To abstract repetitive related tasks to retrieve, process and deliver data transformations. Also, to avoid reading lots of API docs in favour to get focused only writing code for Processors.

Overview

  • Drivers

    Their scope is to extract data from somewhere to respond a processor request. There are two built-in drivers:

    • Postgres: Fetches data from Postgres databases
    • CSV: Loads data from comma separated files
  • Processors

    Their scope is to request raw data from drivers, process as needed and deliver processed data to output specified on the run method.

    They also can combine multiple datasets to transform data into a new one.

    There are two built-in dataset output helpers:

        def run(self):
            self.dataset \
                .to_console() # Prints out dataset into console
                .to_csv() # Exports processed data to `output_dir` specified in settings
  • FlatDataSet

    Is a simple abstraction for DataFrame from panda library.

  • PivotDataSet

    Extends general abstraction supplied by FlatDataSet class into Pivot representation

Configuration

There are configurations options at config/ folder where you can put configuration files in yaml format for each app mode you want.

These settings are mandatory independently of app mode:

    # App scope
    app:
        # Specifies where csv generated files will be stored
        output_dir: ./output 
    
    # Processors scope
    processors:
        # Specifies where the processors are located
        path: ./processors 
        # Array with processors to be run in the specified order
        queue:
            - Processor1
            - ProcessorN
    
    # Database scope is overriden by environment variables if they are present
    database:
        host: localhost
        database: postgres
        user: postgres
        pass: :)

The configuration is available through App singleton. For example:

    from lib.app import App

    print(App.instance().environment.database.host)
    # Prints localhost

Container

There is a Docker+Compose 'plug and play' files to get framework running on a Linux Alpine container.

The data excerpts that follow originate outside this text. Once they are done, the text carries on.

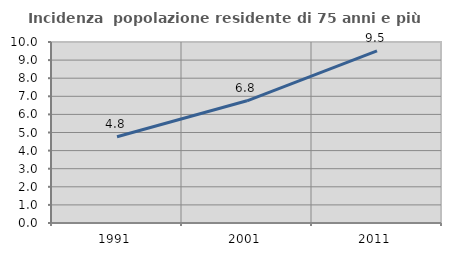
| Category | Incidenza  popolazione residente di 75 anni e più |
|---|---|
| 1991.0 | 4.762 |
| 2001.0 | 6.752 |
| 2011.0 | 9.514 |
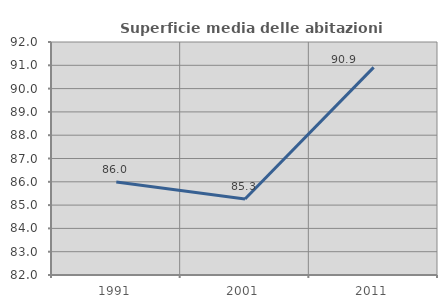
| Category | Superficie media delle abitazioni occupate |
|---|---|
| 1991.0 | 85.993 |
| 2001.0 | 85.265 |
| 2011.0 | 90.909 |
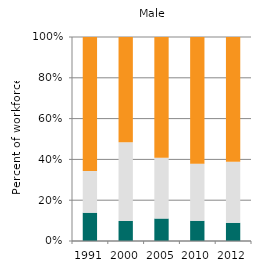
| Category | Agriculture | Industry | Services |
|---|---|---|---|
| 1991.0 | 13.865 | 20.434 | 65.7 |
| 2000.0 | 9.832 | 38.628 | 51.54 |
| 2005.0 | 11.021 | 29.796 | 59.183 |
| 2010.0 | 9.922 | 27.998 | 62.08 |
| 2012.0 | 8.923 | 29.896 | 61.181 |
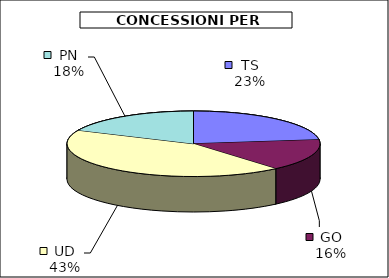
| Category | Series 0 |
|---|---|
| TS | 40682.5 |
| GO | 27811 |
| UD | 76108.35 |
| PN | 32204.5 |
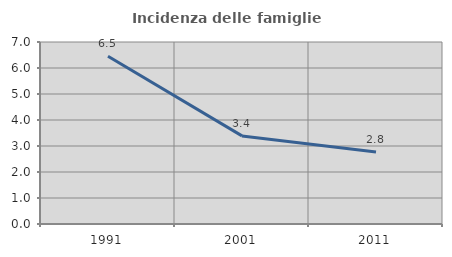
| Category | Incidenza delle famiglie numerose |
|---|---|
| 1991.0 | 6.451 |
| 2001.0 | 3.389 |
| 2011.0 | 2.767 |
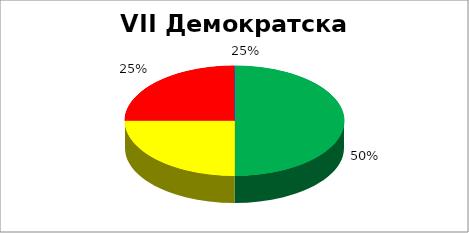
| Category | VII Демократска партиципација |
|---|---|
| 0 | 0.5 |
| 1 | 0 |
| 2 | 0.25 |
| 3 | 0.25 |
| 4 | 0 |
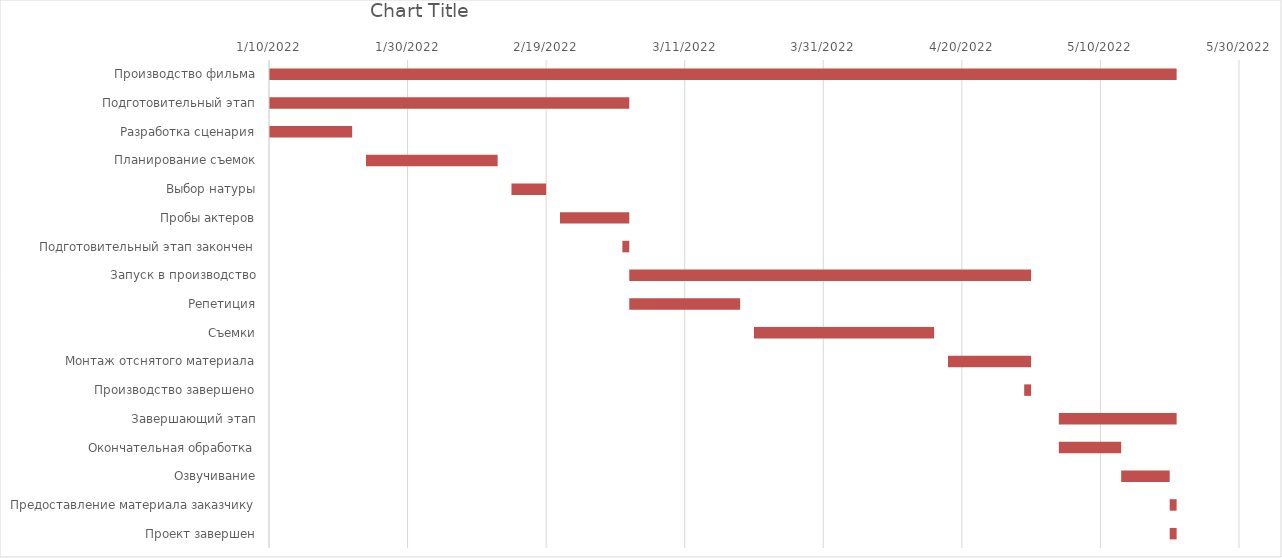
| Category | Series 0 | Series 1 |
|---|---|---|
| Производство фильма | 1/10/22 | 131 |
| Подготовительный этап | 1/10/22 | 52 |
| Разработка сценария | 1/10/22 | 12 |
| Планирование съемок | 1/24/22 | 19 |
| Выбор натуры | 2/14/22 | 5 |
| Пробы актеров | 2/21/22 | 10 |
| Подготовительный этап закончен | 3/2/22 | 1 |
| Запуск в производство | 3/3/22 | 58 |
| Репетиция | 3/3/22 | 16 |
| Съемки | 3/21/22 | 26 |
| Монтаж отснятого материала | 4/18/22 | 12 |
| Производство завершено | 4/29/22 | 1 |
| Завершающий этап | 5/4/22 | 17 |
| Окончательная обработка | 5/4/22 | 9 |
| Озвучивание | 5/13/22 | 7 |
| Предоставление материала заказчику | 5/20/22 | 1 |
| Проект завершен | 5/20/22 | 1 |
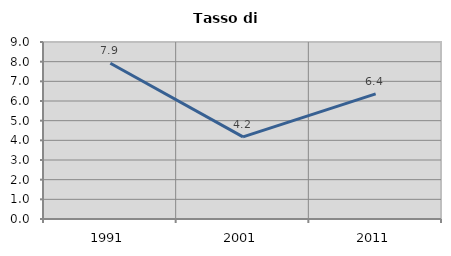
| Category | Tasso di disoccupazione   |
|---|---|
| 1991.0 | 7.92 |
| 2001.0 | 4.178 |
| 2011.0 | 6.359 |
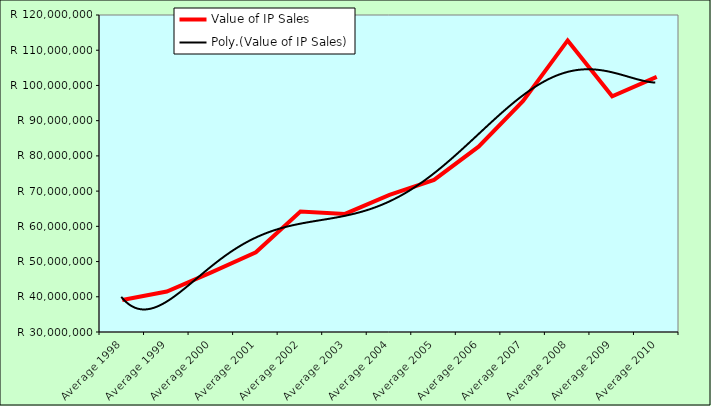
| Category | Value of IP Sales |
|---|---|
| Average 1998 | 39064997.167 |
| Average 1999 | 41498816.583 |
| Average 2000 | 46906615.833 |
| Average 2001 | 52614116.083 |
| Average 2002 | 64216592.5 |
| Average 2003 | 63518696.833 |
| Average 2004 | 68920125.583 |
| Average 2005 | 73199986.5 |
| Average 2006 | 82623586.75 |
| Average 2007 | 95629656.182 |
| Average 2008 | 112782411.583 |
| Average 2009 | 96917016.333 |
| Average 2010 | 102427711.833 |
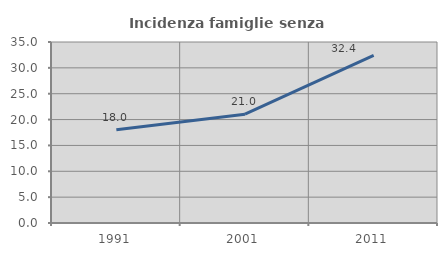
| Category | Incidenza famiglie senza nuclei |
|---|---|
| 1991.0 | 18.016 |
| 2001.0 | 21.043 |
| 2011.0 | 32.412 |
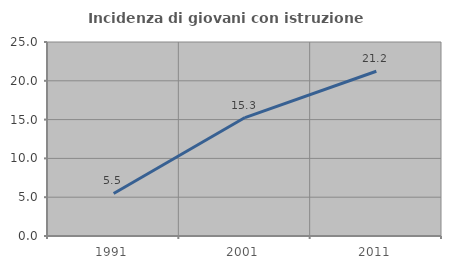
| Category | Incidenza di giovani con istruzione universitaria |
|---|---|
| 1991.0 | 5.479 |
| 2001.0 | 15.263 |
| 2011.0 | 21.229 |
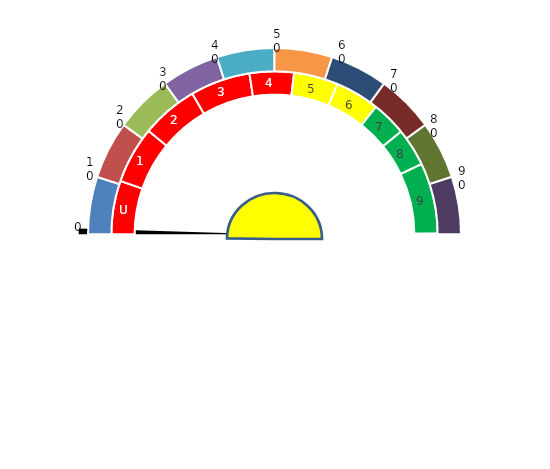
| Category | Pointer |
|---|---|
| 0 | 0 |
| 1 | 1 |
| 2 | 199 |
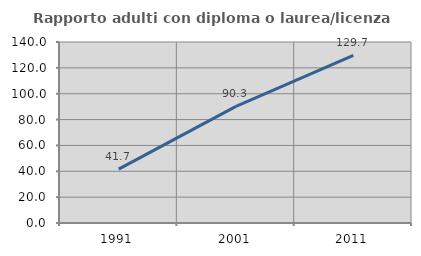
| Category | Rapporto adulti con diploma o laurea/licenza media  |
|---|---|
| 1991.0 | 41.704 |
| 2001.0 | 90.258 |
| 2011.0 | 129.659 |
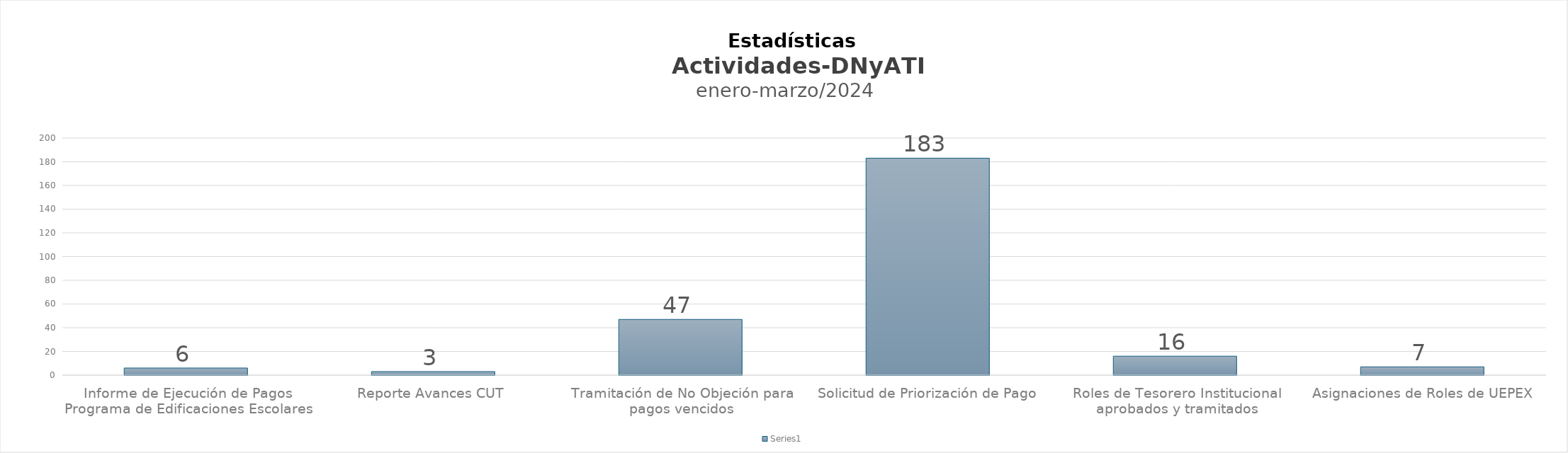
| Category | Series 0 |
|---|---|
| Informe de Ejecución de Pagos Programa de Edificaciones Escolares | 6 |
| Reporte Avances CUT  | 3 |
| Tramitación de No Objeción para pagos vencidos | 47 |
| Solicitud de Priorización de Pago | 183 |
| Roles de Tesorero Institucional aprobados y tramitados | 16 |
| Asignaciones de Roles de UEPEX | 7 |
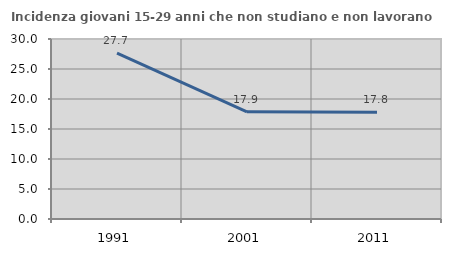
| Category | Incidenza giovani 15-29 anni che non studiano e non lavorano  |
|---|---|
| 1991.0 | 27.664 |
| 2001.0 | 17.87 |
| 2011.0 | 17.811 |
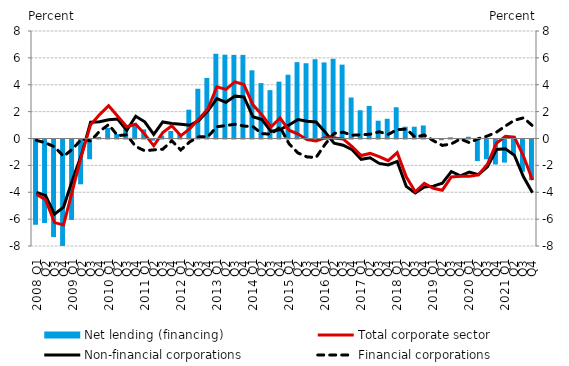
| Category | Net lending (financing) |
|---|---|
| 2008 Q1 | -6.347 |
| Q2 | -6.211 |
| Q3 | -7.262 |
| Q4 | -7.922 |
| 2009 Q1 | -5.987 |
| Q2 | -3.336 |
| Q3 | -1.467 |
| Q4 | 0.114 |
| 2010 Q1 | 0.788 |
| Q2 | 0.342 |
| Q3 | 0.697 |
| Q4 | 1.087 |
| 2011 Q1 | 0.678 |
| Q2 | -0.085 |
| Q3 | 0.221 |
| Q4 | 0.556 |
| 2012 Q1 | 0.346 |
| Q2 | 2.144 |
| Q3 | 3.702 |
| Q4 | 4.508 |
| 2013 Q1 | 6.308 |
| Q2 | 6.238 |
| Q3 | 6.224 |
| Q4 | 6.222 |
| 2014 Q1 | 5.076 |
| Q2 | 4.121 |
| Q3 | 3.597 |
| Q4 | 4.23 |
| 2015 Q1 | 4.745 |
| Q2 | 5.68 |
| Q3 | 5.601 |
| Q4 | 5.899 |
| 2016 Q1 | 5.663 |
| Q2 | 5.928 |
| Q3 | 5.497 |
| Q4 | 3.052 |
| 2017 Q1 | 2.102 |
| Q2 | 2.426 |
| Q3 | 1.324 |
| Q4 | 1.469 |
| 2018 Q1 | 2.325 |
| Q2 | 0.878 |
| Q3 | 0.876 |
| Q4 | 0.969 |
| 2019 Q1 | -0.002 |
| Q2 | -0.049 |
| Q3 | 0.088 |
| Q4 | 0.005 |
| 2020 Q1 | 0.131 |
| Q2 | -1.606 |
| Q3 | -1.47 |
| Q4 | -1.857 |
|  2021 Q1 | -1.719 |
| Q2 | -1.158 |
| Q3 | -2.399 |
| Q4 | -3.024 |
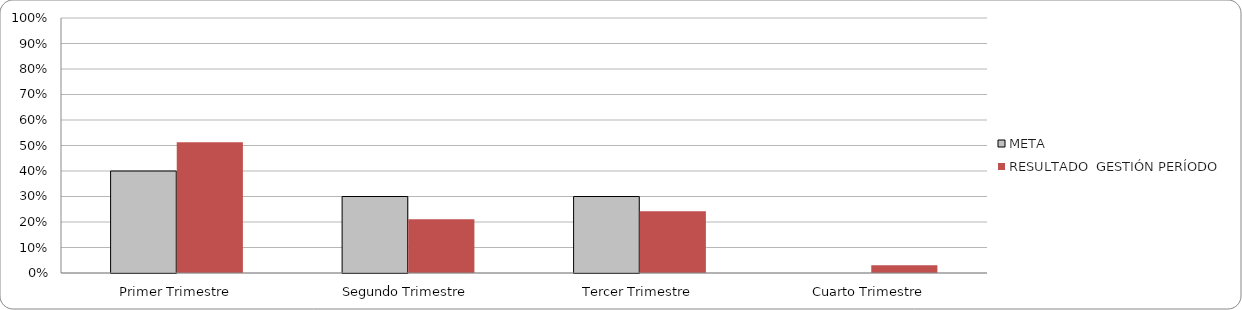
| Category | META | RESULTADO  GESTIÓN PERÍODO |
|---|---|---|
| Primer Trimestre | 0.4 | 0.513 |
| Segundo Trimestre | 0.3 | 0.211 |
| Tercer Trimestre | 0.3 | 0.242 |
| Cuarto Trimestre | 0 | 0.03 |
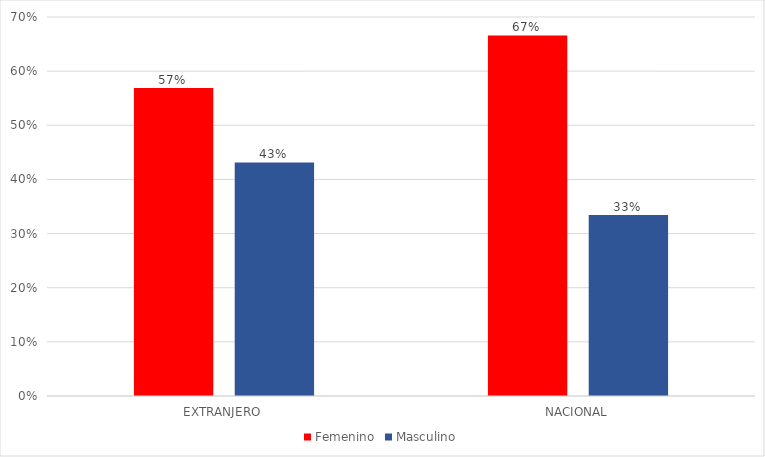
| Category | Femenino | Masculino |
|---|---|---|
| EXTRANJERO | 0.569 | 0.431 |
| NACIONAL | 0.666 | 0.334 |
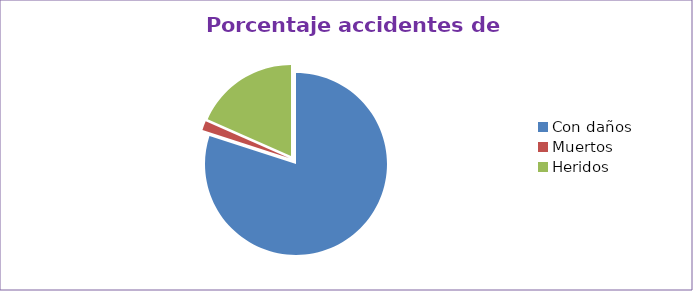
| Category | Series 0 |
|---|---|
| Con daños  | 80 |
| Muertos  | 1.6 |
| Heridos  | 18.4 |
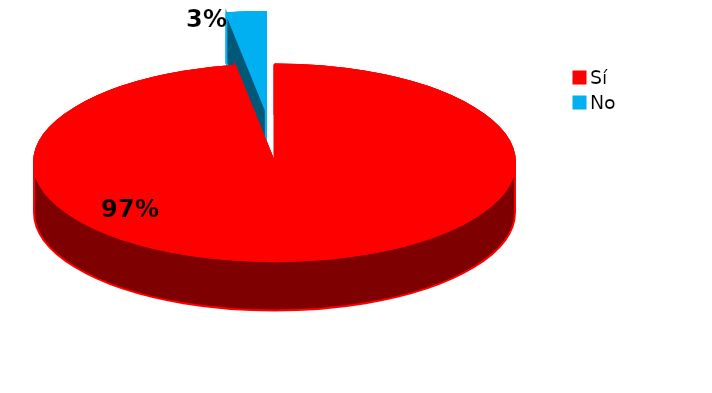
| Category | Series 0 |
|---|---|
| Sí | 260 |
| No | 7 |

The container recipe uses multistage building:

  • First, it makes it up a container to build wheels for all pip packages specified on the container/packages.pip file

  • Then the generated wheels are copied from the builder container to the final container

  • Then we call pip to install the compiled wheels on the final container

  • Finally the app/ folder gets copied into the final container and copied wheelsgets removed to shrink final container size.

Settings

You can put all environment variables in the .env file and docker will make them visible inside the container

App mode

By default app on a container runs at Production mode but you can run it in production mode. To achieve this just set

    APP_MODE=PROD #For production mode
    APP_MODE=DEV #For development mode

Database settings

You must setup database variables in the .env file in case of database connection

    DB_HOST= #<for hostname>
    DB_NAME= #<for database name>
    DB_USER= #<for database user>
    DB_PASS= #<for database user's password>

Running PyDaf

Simple run ./run.sh on your prefered bash.

Examples:

    # Show commannds options
    ./run.sh --help 

    # Runs in console in production mode
    ./run.sh 

    # Runs in console in production mode
    ./run.sh --target=console

    # Runs in console in development mode
    ./run.sh --target=console --mode=dev 

    # Runs in container in production mode
    ./run.sh --target=container 

    # Runs in container in development mode
    ./run.sh --target=container --mode=dev 

    # Runs in container production mode and build container before run
    ./run.sh --target=container --build 

Note: When run in target=console in production mode, you must set database settings on prod.yml or as environment variables.